Reputation: 535
I have have found the following code in my company's codebase. The logic behind is to free the config
singleton when nobody is using it, as some users have been found to inflate its size, which has been measured to cause memory usage issues. While the obvious solution would be to force those users to clean up after themselves or not store data in singleton at all, ownership of the code made the following fix easier to implement as a workaround.
Aside from the code smell behind it, is it thread safe?
#include <memory>
class config {};
std::shared_ptr<config> get_config() {
static std::weak_ptr<config> p;
if (!p) {
// No reference, create first instance
return p = std::make_shared<config>();
} else if (auto instance = p.lock()) {
// Alive reference
return instance;
} else {
// Expired reference, create new instance
return p = std::make_shared<config>();
}
}
I have read on the thread safety of shared_ptr
and weak_ptr
and found it a bit confusing. From what I understand they guarantee just the safety of the underlying block object and atomicity of the reference count, but it still not safe for multiple threads to modify the smart pointers themselves.
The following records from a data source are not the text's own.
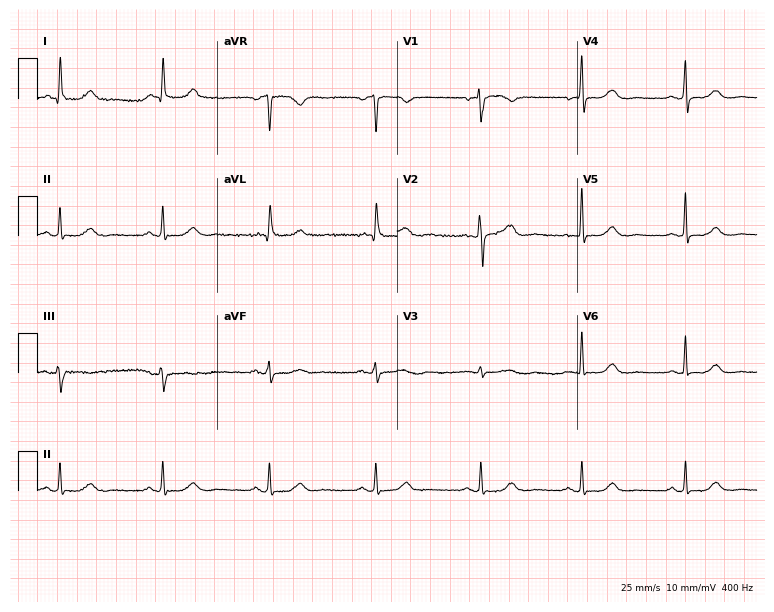
Standard 12-lead ECG recorded from a female, 60 years old. Read as a normal ECG.
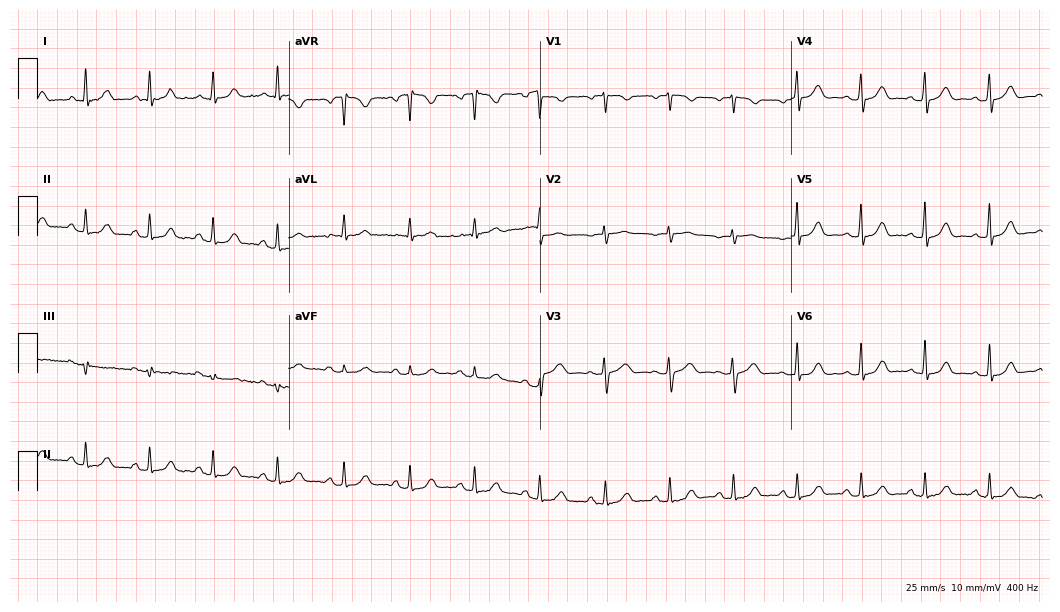
12-lead ECG from a 37-year-old female patient. Labelled as a normal ECG.
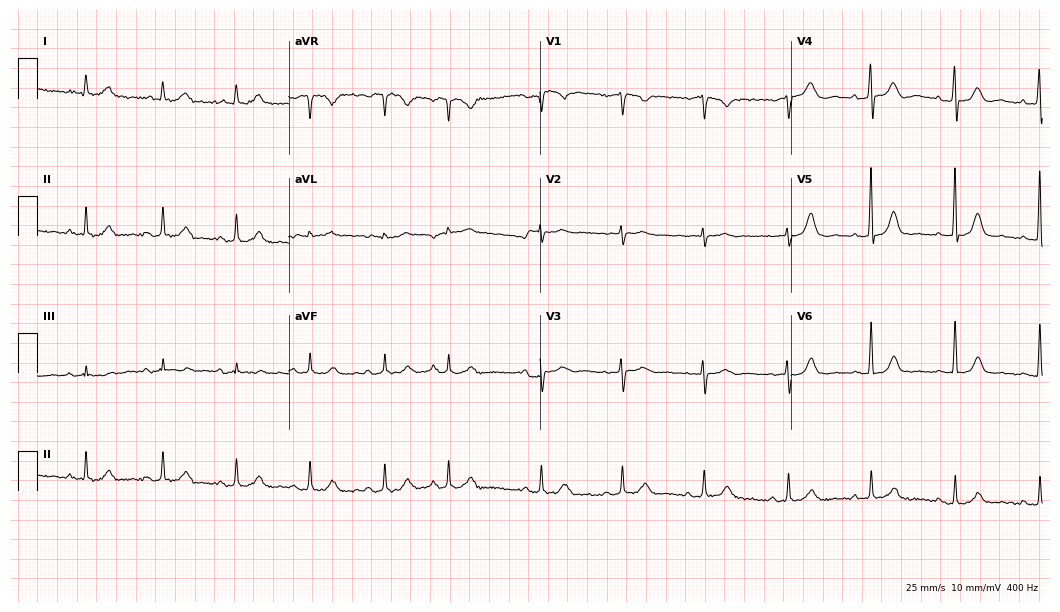
ECG (10.2-second recording at 400 Hz) — a woman, 54 years old. Labelled as a normal ECG.
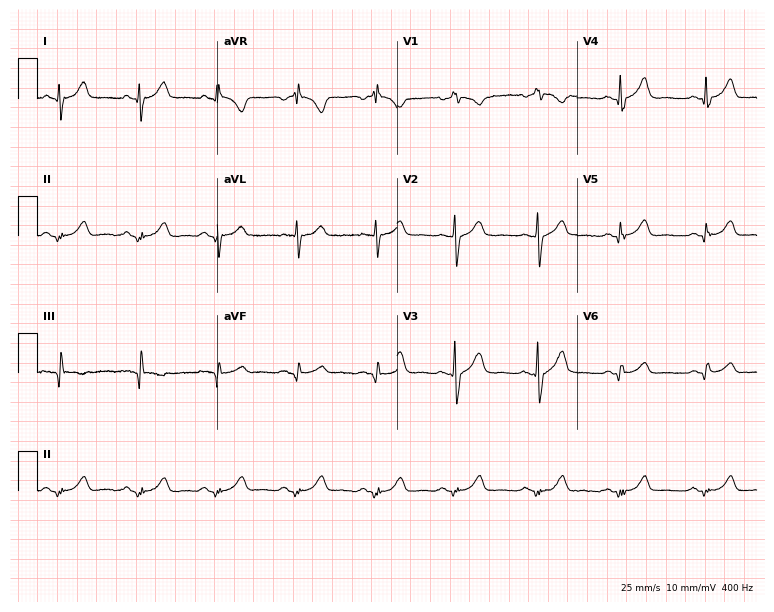
12-lead ECG from a 45-year-old male patient. Screened for six findings — first-degree AV block, right bundle branch block, left bundle branch block, sinus bradycardia, atrial fibrillation, sinus tachycardia — none is recorded.
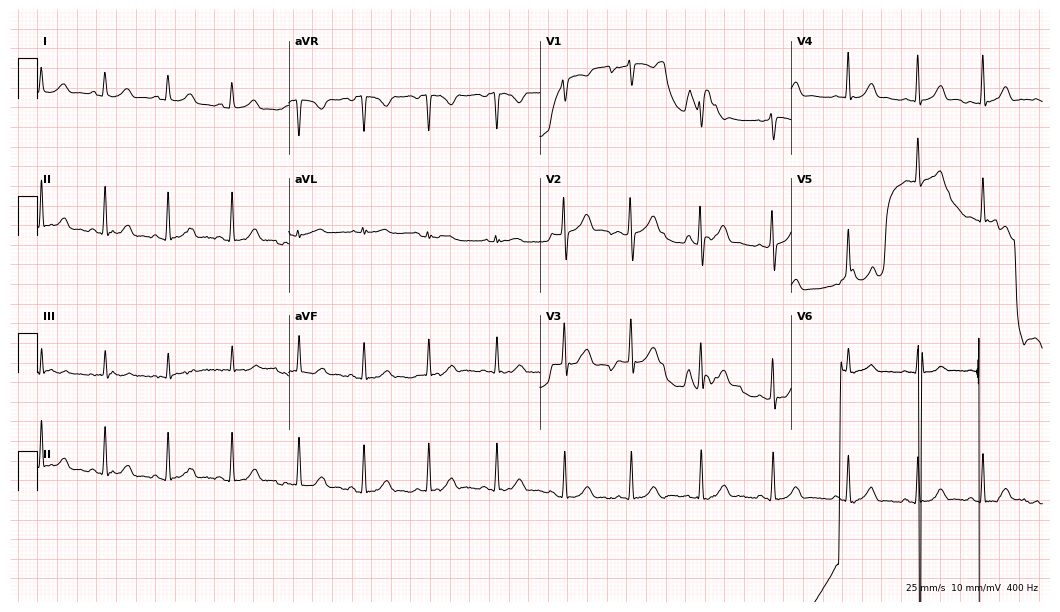
12-lead ECG from a female, 24 years old. Screened for six findings — first-degree AV block, right bundle branch block, left bundle branch block, sinus bradycardia, atrial fibrillation, sinus tachycardia — none is recorded.
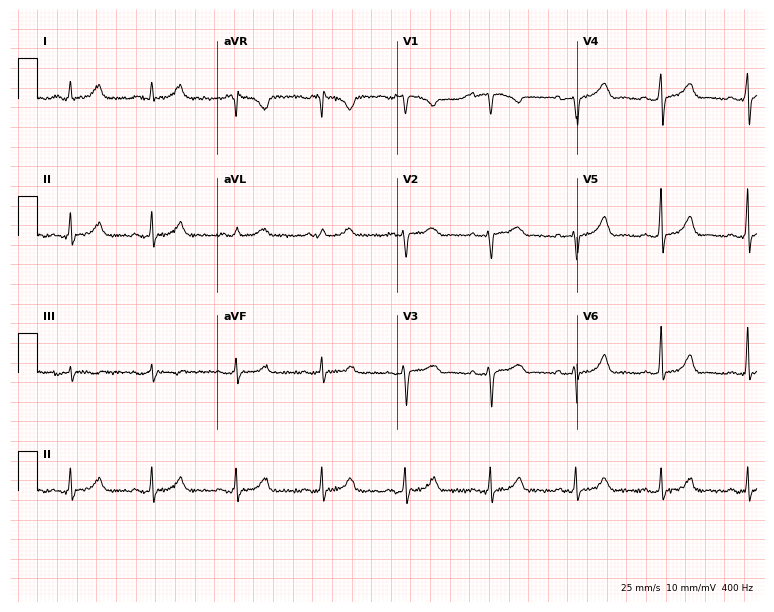
Resting 12-lead electrocardiogram (7.3-second recording at 400 Hz). Patient: a 58-year-old female. Read as a normal ECG.
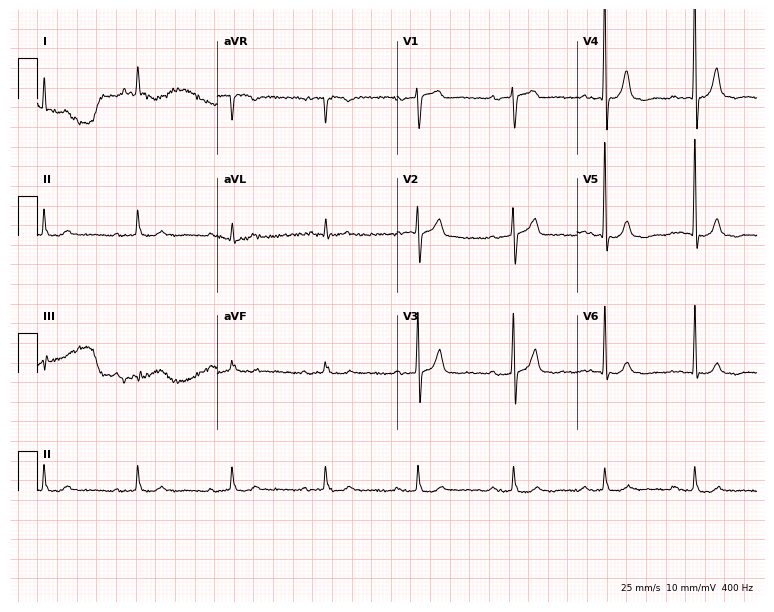
Resting 12-lead electrocardiogram (7.3-second recording at 400 Hz). Patient: an 81-year-old male. None of these six findings is recorded: first-degree AV block, right bundle branch block, left bundle branch block, sinus bradycardia, atrial fibrillation, sinus tachycardia.
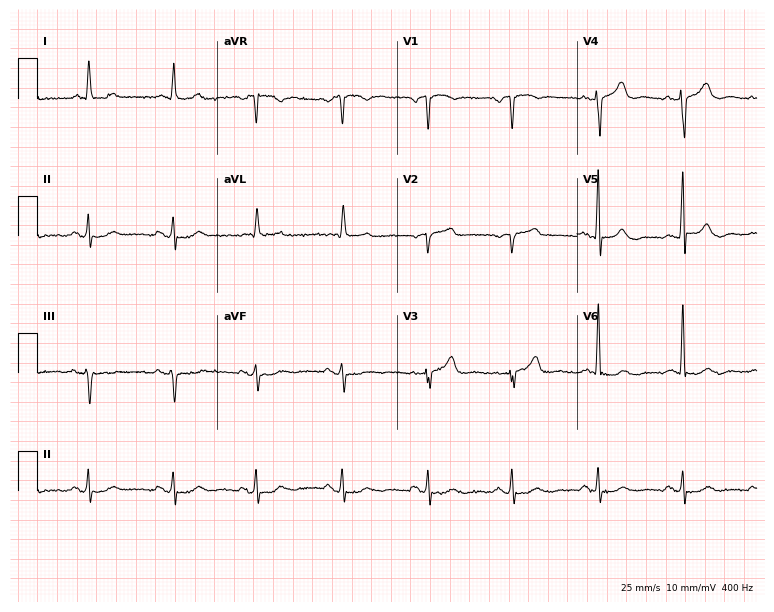
Resting 12-lead electrocardiogram (7.3-second recording at 400 Hz). Patient: a 78-year-old male. Read as a normal ECG.
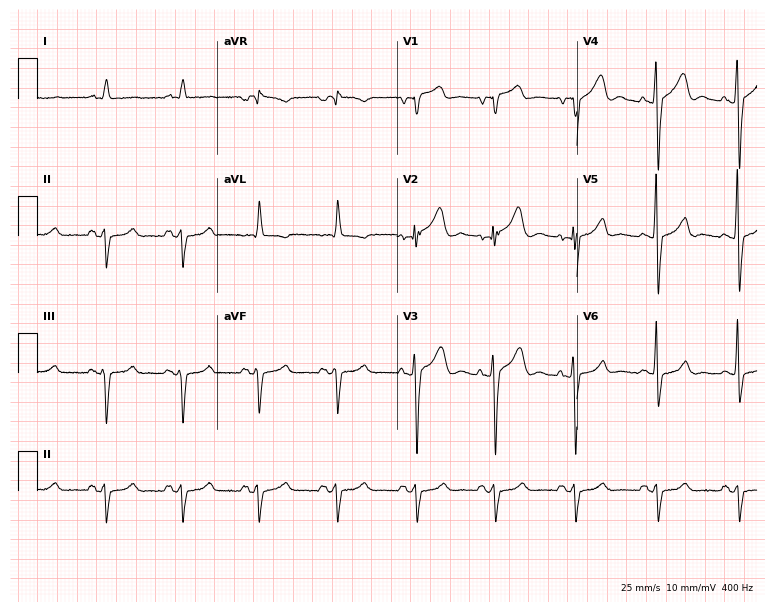
Standard 12-lead ECG recorded from a male patient, 75 years old. None of these six findings is recorded: first-degree AV block, right bundle branch block (RBBB), left bundle branch block (LBBB), sinus bradycardia, atrial fibrillation (AF), sinus tachycardia. Findings outside these six are not listed.
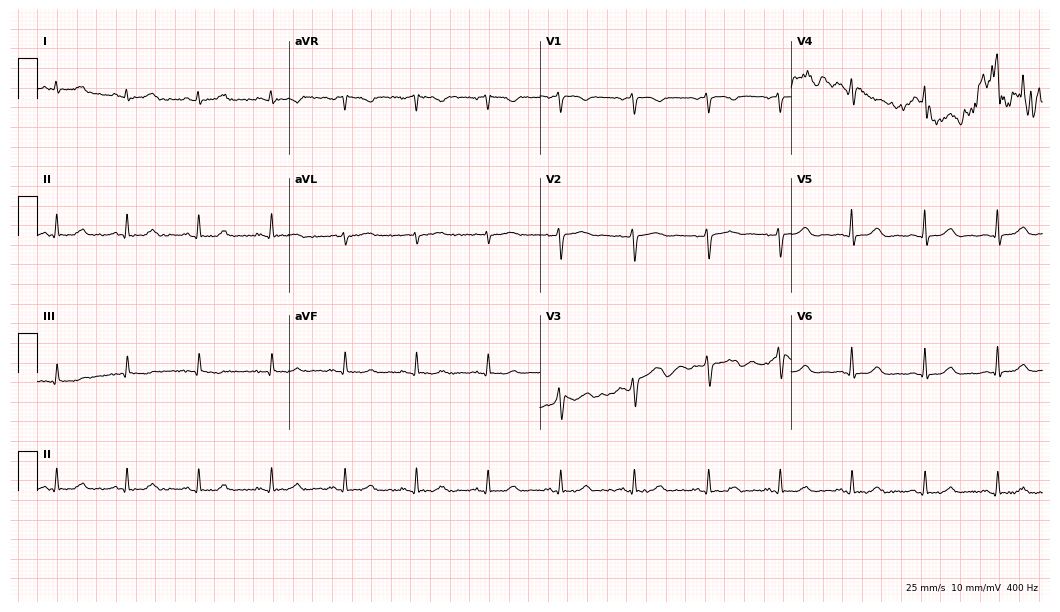
Resting 12-lead electrocardiogram (10.2-second recording at 400 Hz). Patient: a female, 49 years old. Read as a normal ECG.
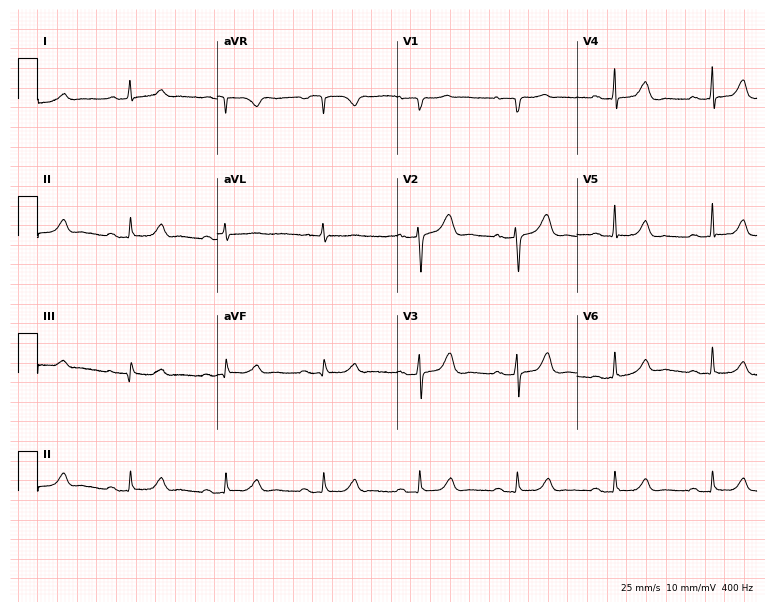
12-lead ECG from a female patient, 81 years old (7.3-second recording at 400 Hz). Shows first-degree AV block.
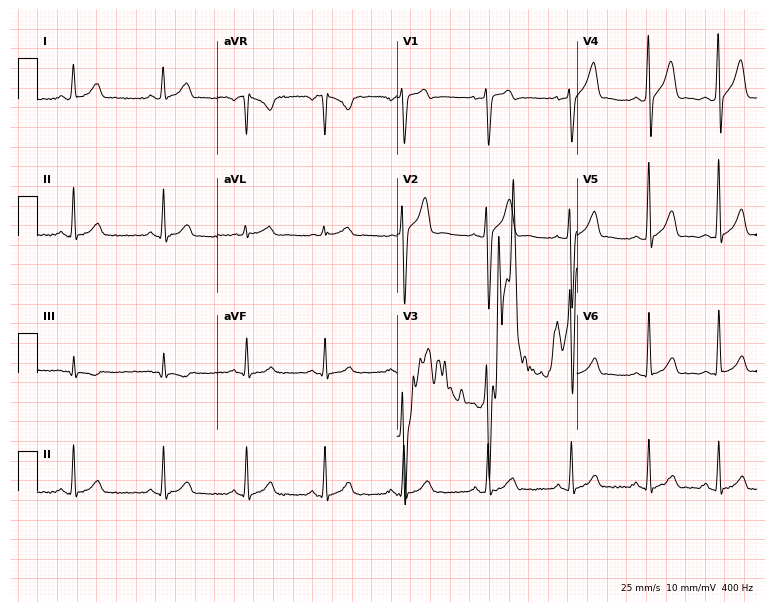
12-lead ECG from a male patient, 27 years old. Screened for six findings — first-degree AV block, right bundle branch block, left bundle branch block, sinus bradycardia, atrial fibrillation, sinus tachycardia — none is recorded. Only these six findings were labelled.
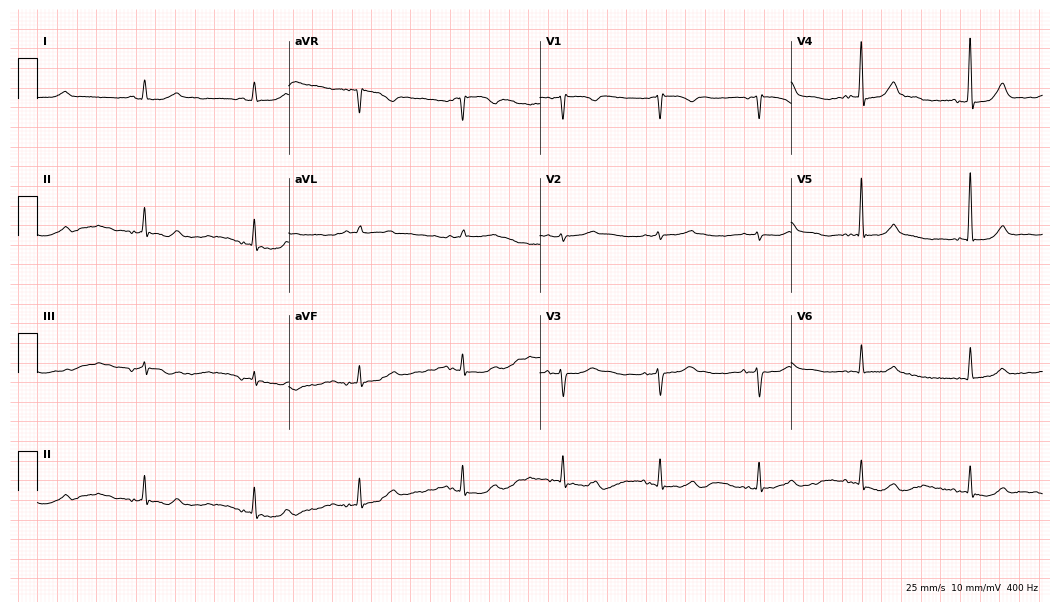
ECG — an 83-year-old female. Labelled as a normal ECG.
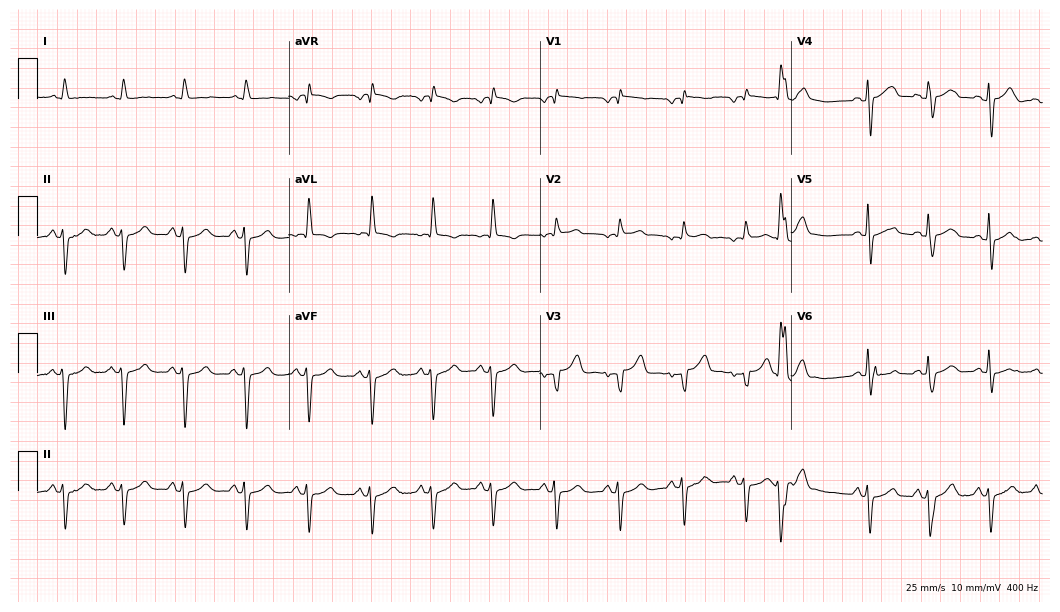
12-lead ECG (10.2-second recording at 400 Hz) from a woman, 79 years old. Screened for six findings — first-degree AV block, right bundle branch block, left bundle branch block, sinus bradycardia, atrial fibrillation, sinus tachycardia — none is recorded. Only these six findings were labelled.
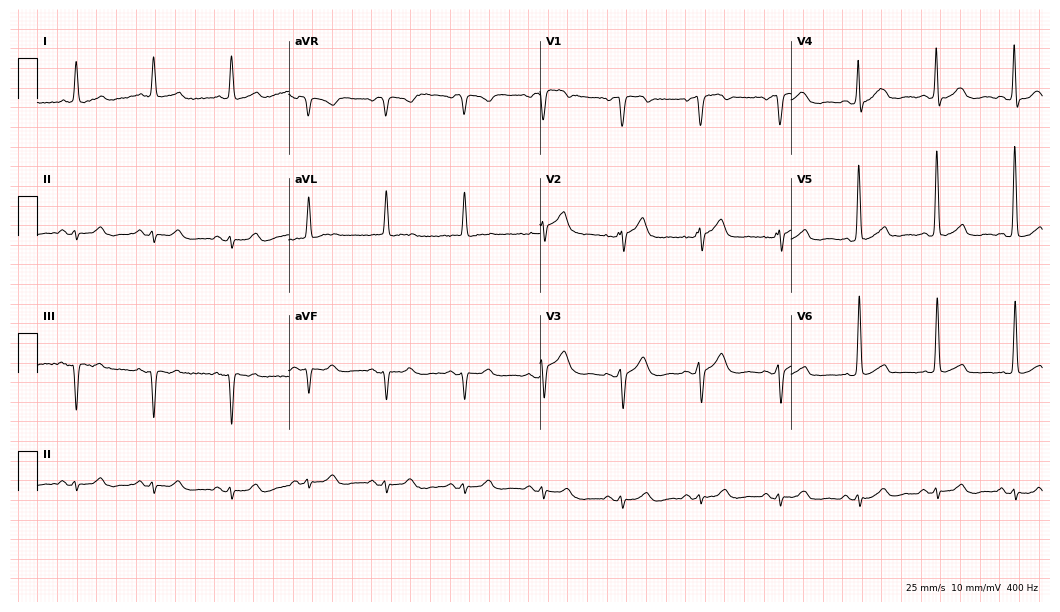
Resting 12-lead electrocardiogram. Patient: a 67-year-old man. None of these six findings is recorded: first-degree AV block, right bundle branch block (RBBB), left bundle branch block (LBBB), sinus bradycardia, atrial fibrillation (AF), sinus tachycardia. Findings outside these six are not listed.
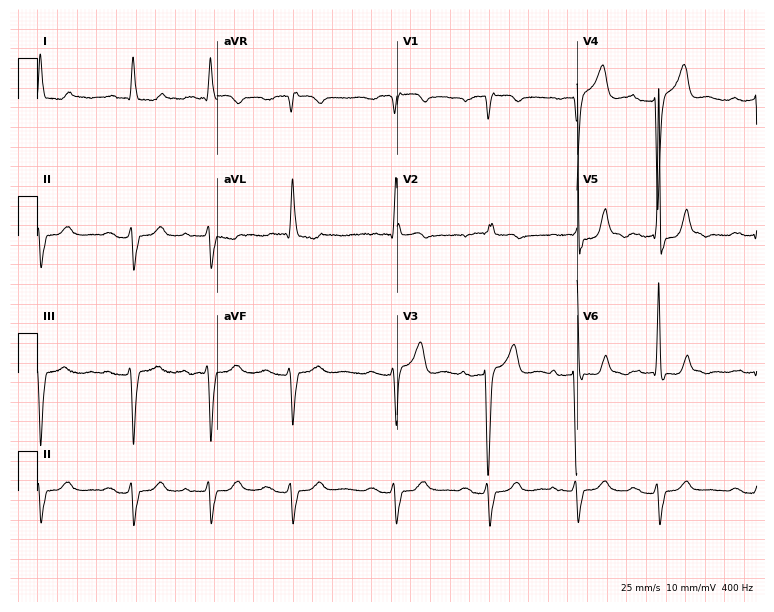
Electrocardiogram (7.3-second recording at 400 Hz), an 85-year-old man. Interpretation includes first-degree AV block.

This seems to be confirmed by the addition of std::atomic<std::weak_ptr<T>>
in C++20, but how could I also solve this potential issue in C++17?
Upvotes: 3
Views: 90
Reputation: 36488
No, it's not threadsafe, there's nothing to stop two threads either creating the first object or subsequently when the object needs to be recreated. std::weak_ptr
and std::shared_ptr
instances aren't threadsafe either so modifying them from multiple threads is undefined behaviour. You'll need to add a mutex to protect against this:
std::shared_ptr<config> get_config() {
static std::weak_ptr<config> p;
static std::mutex mutex;
std::unique_lock lock(mutex);
if (instance = p.lock()) {
return instance;
}
return p = std::make_shared<config>();
}
Note that the initial if (!p)
check is redundant, you can just call lock
on an empty weak_ptr
and it'll return null.
Upvotes: 2
Reputation: 27190
I would like someone to explain the different levels of thread safety behind the smart pointers and static variables, what is guaranteed by the standard, and what should be implemented by a mutex.
Forget "smart pointers and static variables" for a moment, and look at this:
if (!p) {
return p = ...
}
Nothing prevents two threads from concurrently testing p
, both finding it to effectively be false
, and both assigning a new value to p
. In your example, if *p
effectively is immutable and, is constructed from persistent, immutable data, then the worst thing that happens is, your code constructs and destroys redundant copies of it. But, since your question starts with a concern about the "heavy" object, that could be a problem in and of itself.
Another answer here already talks about the thread safety of smart_ptr
methods, so I won't go into that here.
P.S., This looks suspicious too, but I am not a C++ expert, so I'm not 100% sure:
if (auto instance = p.lock()) ...
My understanding of std::weak_ptr<T>::lock
—based entirely on reading this documentation page, and not at all on my experience—is that there's no point in testing its return value because it always will return a valid pointer. If the weak_ptr
was "expired" at the time of the call, then the call will default-construct a new instance and return a pointer to the new instance.
Again, since your code only ever calls the default constructor for config
anyway, and if the config represents persistent, immutable data, then the worst that happens in your program is, it's constructing and destroying redundant copies of the configuration.
Upvotes: 3
Reputation: 123114
As you correctly write in your question the thread-safety of shared_ptr
is restricted to its reference counting. Modifying the same shared_ptr
(or weak_ptr
) by two threads is not inherently thread safe and requires synchronisation. In different words from cppreference:
All member functions (including copy constructor and copy assignment) can be called by multiple threads on different shared_ptr objects without additional synchronization even if these objects are copies and share ownership of the same object. If multiple threads of execution access the same shared_ptr object without synchronization and any of those accesses uses a non-const member function of shared_ptr then a data race will occur; the
std::atomic<shared_ptr>
can be used to prevent the data race.
Note that the first part (thread-safety) is talking about different threads modifying different shared_ptr
objects that share ownership of the same object. While the second part (no thread-safety) talks about two threads calling method on the same shared pointer.
I didn't find similar explicit notes about weak_ptr
on cppreference, but the absence of a note saying it would be thread safe is enough to know it is not.
You need to synchronize modifying the same weak_ptr
from different threads. Only the initialization is thread safe, because it is a function local static variable.